Yesterday, I joined the 0x00sec IRC channel and, as many other times, @dtm come up with an interesting concept… and I had to try. The idea was pretty challenging and I have not completely come up with a full implementation but I manage to get a minimal Proof of Concept program to illustrate the concept and, maybe, to be used as a starting point for other people more interested in the topic than me.
The IBI Crypter
Sure, we were talking about crypters and I named mine IBI crypter. IBI stands for Instruction by Instruction Crypter, and that is the concept. Instead of decrypting the whole application at once or even a block, this crypter tries to decrypt just the instruction that has to be executed at any time. After running that instruction, the code is immediately crypted again so a live memory dump of the process will still be encrypted. This is why I’m referring to this concept as a JIT (Just in Time) crypter.
During our discussion we realised that the problem is not trivial, and I have to admit that it is more challenging that I initially expected. I’ll let you know about the issues at the end of this paper.
Before diving into the code, let me explain you how the crypter works.
An Embedded Debugger
The idea is pretty simple. We start with a program with some crypted sections. The program starts tracing itself and sets a break point at the first function to run. Once that function is executed, the program execution will stop and the embedded debugger will take control.

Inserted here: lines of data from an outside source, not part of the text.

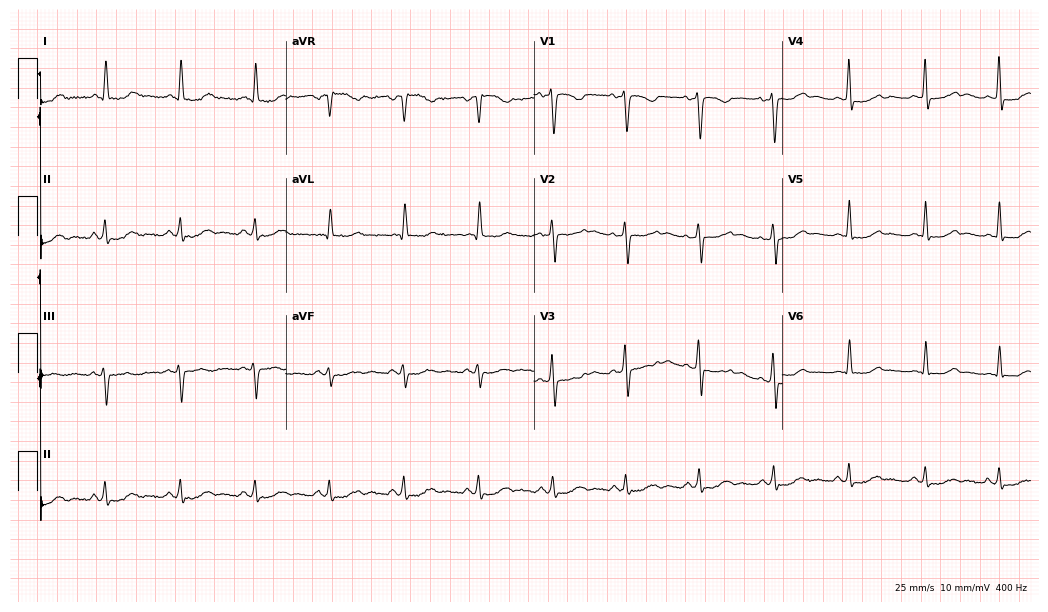
ECG — a female patient, 48 years old. Screened for six findings — first-degree AV block, right bundle branch block (RBBB), left bundle branch block (LBBB), sinus bradycardia, atrial fibrillation (AF), sinus tachycardia — none is recorded.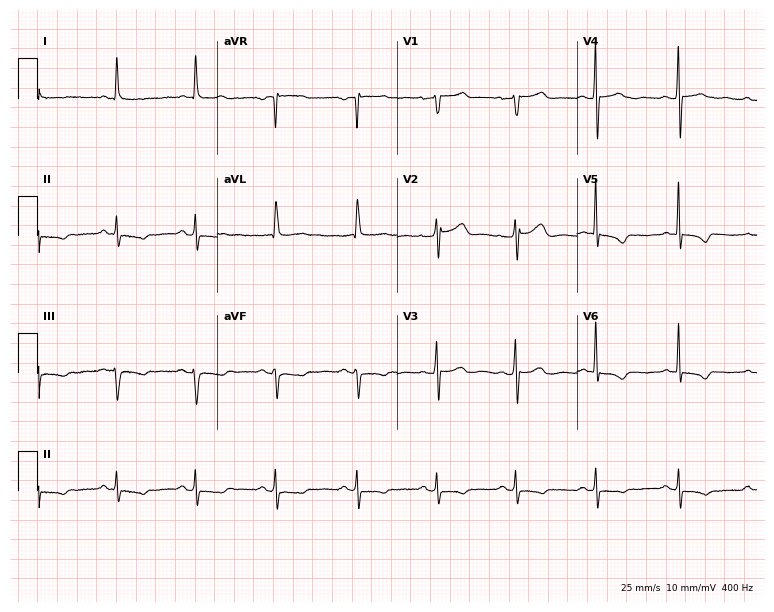
ECG (7.3-second recording at 400 Hz) — an 81-year-old female patient. Screened for six findings — first-degree AV block, right bundle branch block, left bundle branch block, sinus bradycardia, atrial fibrillation, sinus tachycardia — none is recorded.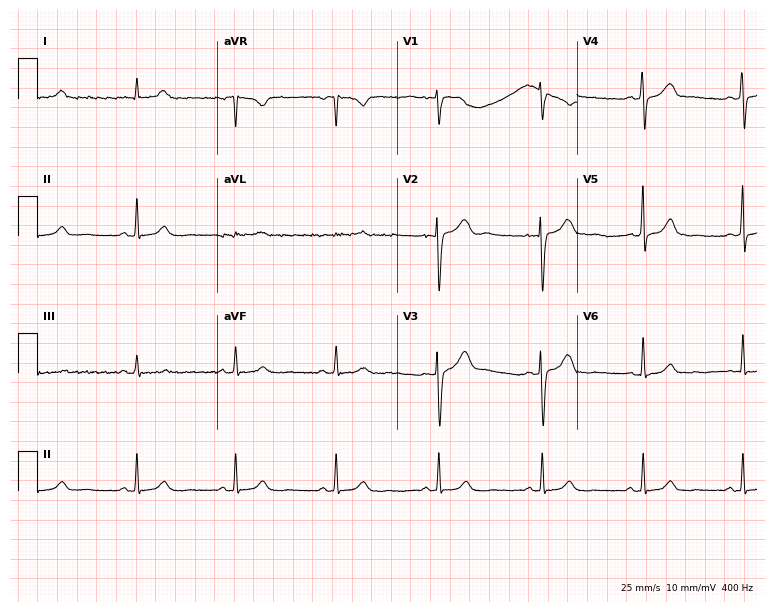
Resting 12-lead electrocardiogram. Patient: a female, 47 years old. Read as a normal ECG.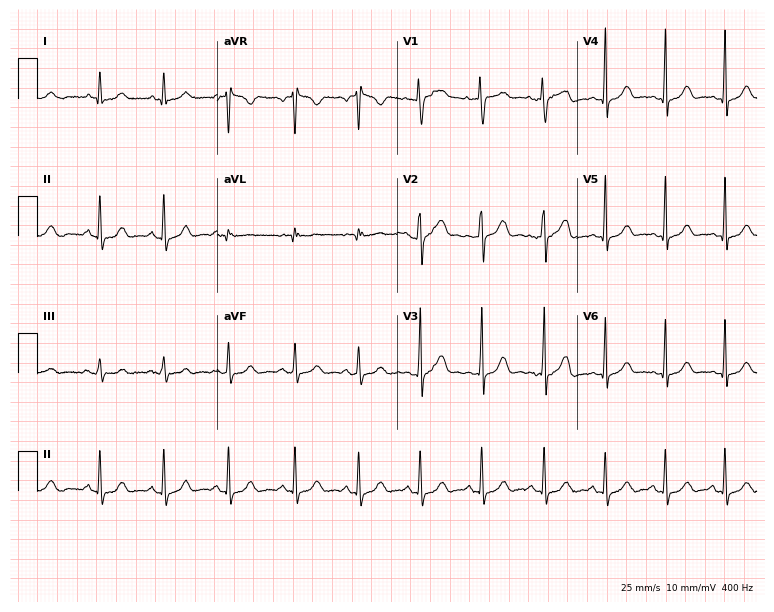
ECG — a 27-year-old female patient. Screened for six findings — first-degree AV block, right bundle branch block (RBBB), left bundle branch block (LBBB), sinus bradycardia, atrial fibrillation (AF), sinus tachycardia — none is recorded.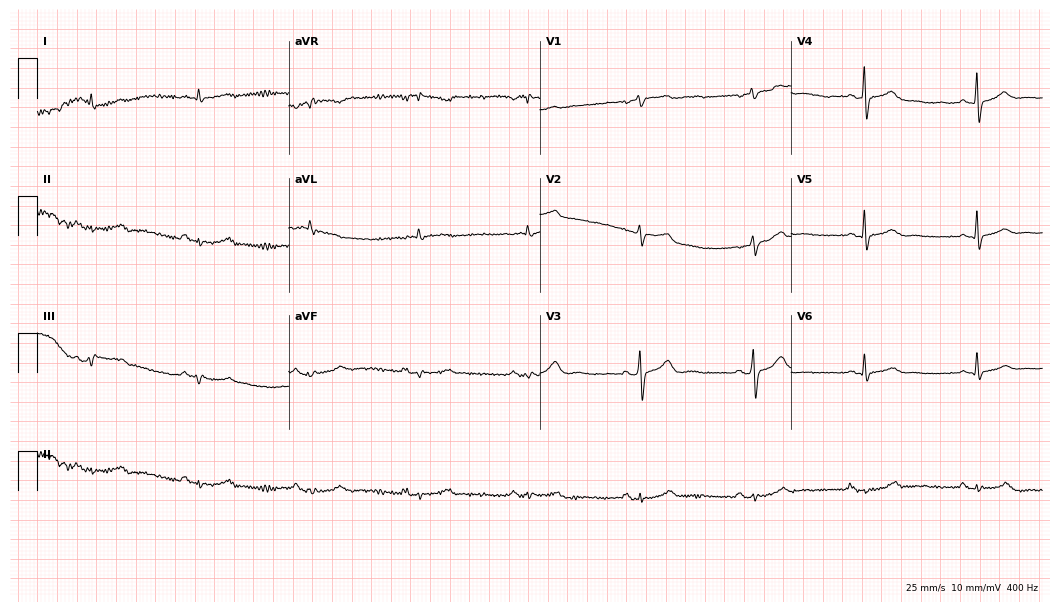
ECG (10.2-second recording at 400 Hz) — a 58-year-old male. Screened for six findings — first-degree AV block, right bundle branch block, left bundle branch block, sinus bradycardia, atrial fibrillation, sinus tachycardia — none is recorded.

Then it will decrypt the next instruction to run and, after that, it will execute that instruction.
Once the instruction is executed, the debugger will take control again of the process, it will crypt again the instruction just executed and repeat the process until the code is completely executed.
The concept is pretty simple but the implementation is not that trivial as we will see in a while.
To follow the rest of the paper, it may be useful for you to also read this other text:
Breakpoints on Intel Processors
As we already know how to trace a program and access its memory and registers (yes, you should read the link I have just mentioned), we only need to know how to set a break point. Again the concept itself is pretty simple, at least for the traditional way of setting breakpoints.
Breakpoints make use of the processor instruction int 3
(opcode 0xcc). This is a 1 byte processor instruction and stops the current processor execution and runs some code defined by us. So, the process to set a break point is as follows:
- Store the content at the memory address where we want to set our break point.
- Write the
int 3
instruction in that address. - Run the program
Whenever the program reaches the int 3
instruction, the program will stop at that point and our code will take control and it can do whatever it needs to do, in our case, decrypt the code to execute.
Once we are done, we have to do a couple more things to restore the execution of the original program:
- Copy back the original byte (the one we stored when we set the break point) in their original position.
- Decrease the
IP
(Instruction Pointer). As you know, theIP
always points to the next instruction to be executed. In this case, this is the address of our breakpoint plus 1 (the size of theint 3
instruction). We want to decrease it in order to run the original instruction (that we broke injecting theint 3
opcode). - Give control back to the original process, or ask the process to just run the next instruction.
Overall the concept is pretty straightforward.
SingleStep Execution
Fortunately for us, the ptrace
interface offer a function to execute a single instruction, Otherwise we would have to add some code to figure out the size of the current instruction (it can be 1 to 15 bytes), in order to know where to set up our next breakpoint.
The ptrace
PTRACE_SINGLESTEP
will do that for us. It will just run one instruction and give us control back. This is actually the last piece of the puzzle to build our simple proof of concept.
Let’s look into it.
The Proof of Concept
We have chosen to illustrate the technique a very basic application to check the validity of a user provided code. The function that does the check will be crypted (and only that function) and it will be executed using the awesome IBI Crypter :P.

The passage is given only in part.